+++ Dataset content +++
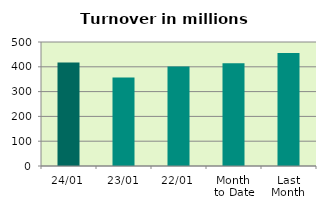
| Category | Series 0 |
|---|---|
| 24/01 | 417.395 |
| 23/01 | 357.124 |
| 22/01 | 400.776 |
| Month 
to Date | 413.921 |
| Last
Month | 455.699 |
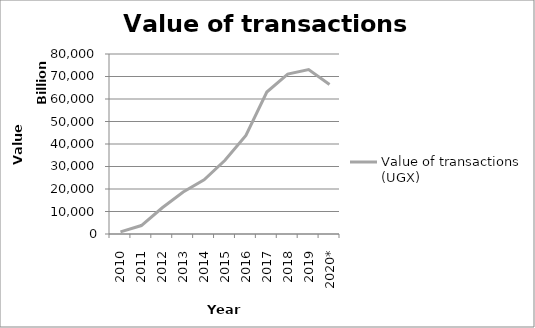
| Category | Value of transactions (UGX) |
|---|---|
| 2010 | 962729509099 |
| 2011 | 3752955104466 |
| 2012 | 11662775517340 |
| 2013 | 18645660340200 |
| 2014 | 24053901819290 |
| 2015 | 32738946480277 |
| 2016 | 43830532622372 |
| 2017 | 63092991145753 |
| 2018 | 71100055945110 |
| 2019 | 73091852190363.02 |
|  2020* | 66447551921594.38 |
+++
+++ Dataset content +++
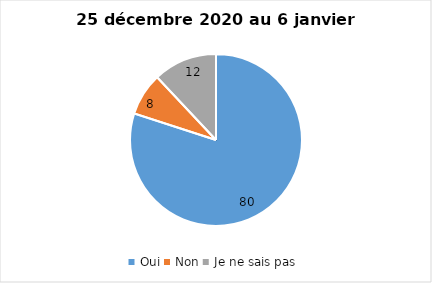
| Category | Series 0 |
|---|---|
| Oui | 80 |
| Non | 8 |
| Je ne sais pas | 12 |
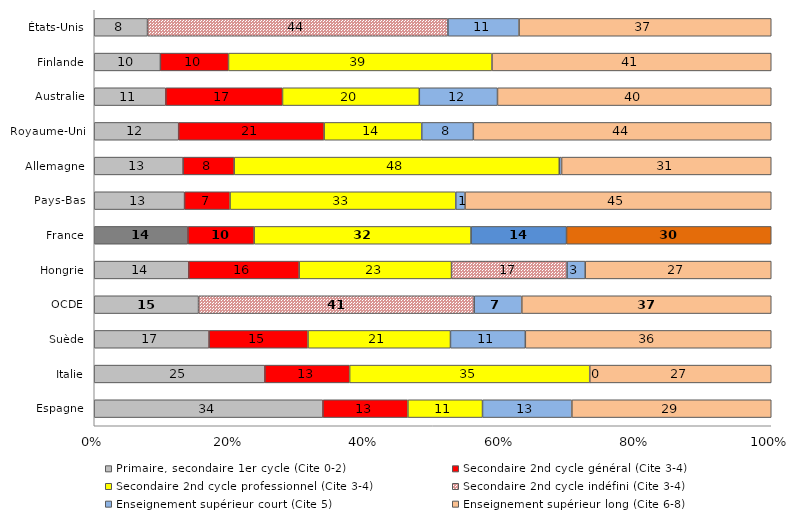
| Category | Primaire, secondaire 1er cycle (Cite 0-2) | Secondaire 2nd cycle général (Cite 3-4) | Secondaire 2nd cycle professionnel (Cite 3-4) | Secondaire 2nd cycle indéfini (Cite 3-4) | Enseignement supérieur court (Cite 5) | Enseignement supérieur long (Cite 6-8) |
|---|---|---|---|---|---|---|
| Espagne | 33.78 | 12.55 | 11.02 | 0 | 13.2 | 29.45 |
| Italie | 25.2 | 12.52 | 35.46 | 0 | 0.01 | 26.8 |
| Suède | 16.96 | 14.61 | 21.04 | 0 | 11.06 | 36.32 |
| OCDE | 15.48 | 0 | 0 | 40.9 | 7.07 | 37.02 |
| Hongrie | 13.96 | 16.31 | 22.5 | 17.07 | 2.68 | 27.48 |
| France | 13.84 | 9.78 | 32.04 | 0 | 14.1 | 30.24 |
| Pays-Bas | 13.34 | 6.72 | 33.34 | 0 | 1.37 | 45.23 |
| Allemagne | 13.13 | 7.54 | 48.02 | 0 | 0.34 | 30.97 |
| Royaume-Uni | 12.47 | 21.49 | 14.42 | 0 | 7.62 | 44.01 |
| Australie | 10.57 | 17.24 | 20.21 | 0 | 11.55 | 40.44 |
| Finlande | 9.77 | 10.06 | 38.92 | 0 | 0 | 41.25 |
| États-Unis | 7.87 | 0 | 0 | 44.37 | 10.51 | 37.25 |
+++
[Task item]
Copy out, from the data above, every line holding the word "Category".

[Solution]
| Category | Series 0 |
| Category | Value of transactions (UGX) |
| Category | Series 0 |
| Category | Primaire, secondaire 1er cycle (Cite 0-2) | Secondaire 2nd cycle général (Cite 3-4) | Secondaire 2nd cycle professionnel (Cite 3-4) | Secondaire 2nd cycle indéfini (Cite 3-4) | Enseignement supérieur court (Cite 5) | Enseignement supérieur long (Cite 6-8) |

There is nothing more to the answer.